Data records
----

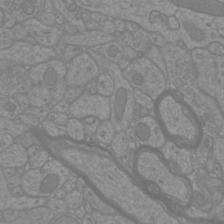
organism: Mouse
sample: Cortical neurons
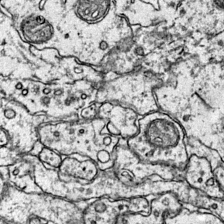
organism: Mouse
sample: Primary visual cortex
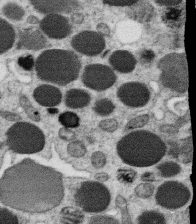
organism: C. elegans
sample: C. elegans oocyte; sperm cells
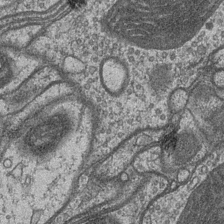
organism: Drosophila
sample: Optic medulla
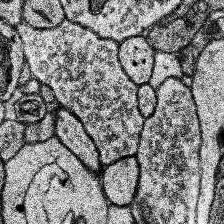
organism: Human
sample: Temporal Lobe
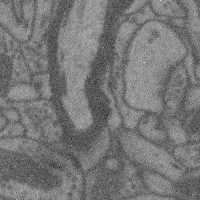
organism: Mouse
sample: Cerebral cortex
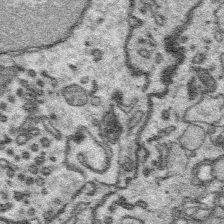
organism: Platynereis dumerilii
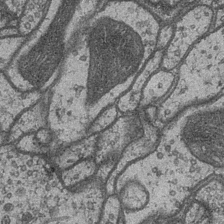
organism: Drosophila
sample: Optic medulla
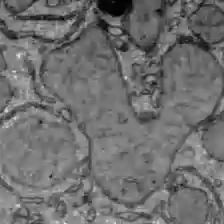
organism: C57BL Mouse
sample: Liver
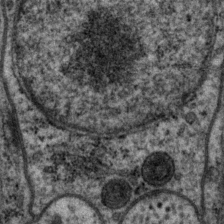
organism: P. pacificus
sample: Pharynx
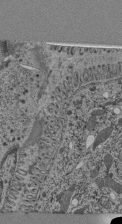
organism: C. elegans
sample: C. elegans pharynx
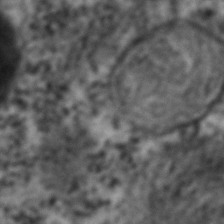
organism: C. elegans
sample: C. elegans embryo
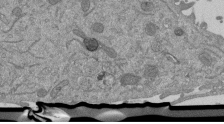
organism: Mouse
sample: ED-1 cell nuclei; centrioles
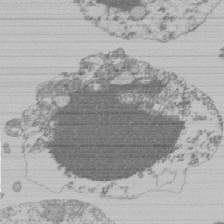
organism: Mouse
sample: Activated Pmel transgenic CD8+ T Cells
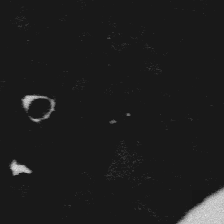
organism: Platynereis dumerilii
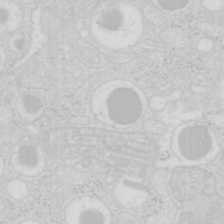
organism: Mouse
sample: Pancreas
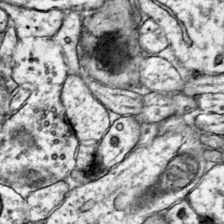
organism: Mouse
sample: Primary visual cortex
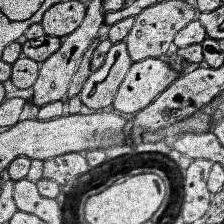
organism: Human
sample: Temporal Lobe
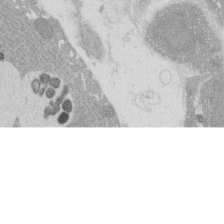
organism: Rat
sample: Salivary granule
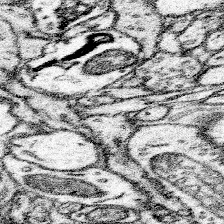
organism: Mouse
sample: Somatosensory cortex neuropil
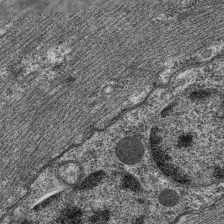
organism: C. elegans
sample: Pharynx
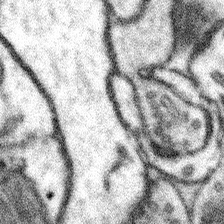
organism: Mouse
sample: Somatosensory cortex neuropil
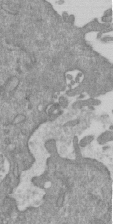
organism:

----

• [What you should do] Could you write out, word for word, the lines from the one containing "organism: Rat" through the last line of the records, leaving out the pictures?

• [Task response]
organism: Rat
sample: Salivary granule
organism: Mouse
sample: Somatosensory cortex neuropil
organism: C. elegans
sample: Pharynx
organism: Mouse
sample: Somatosensory cortex neuropil
organism:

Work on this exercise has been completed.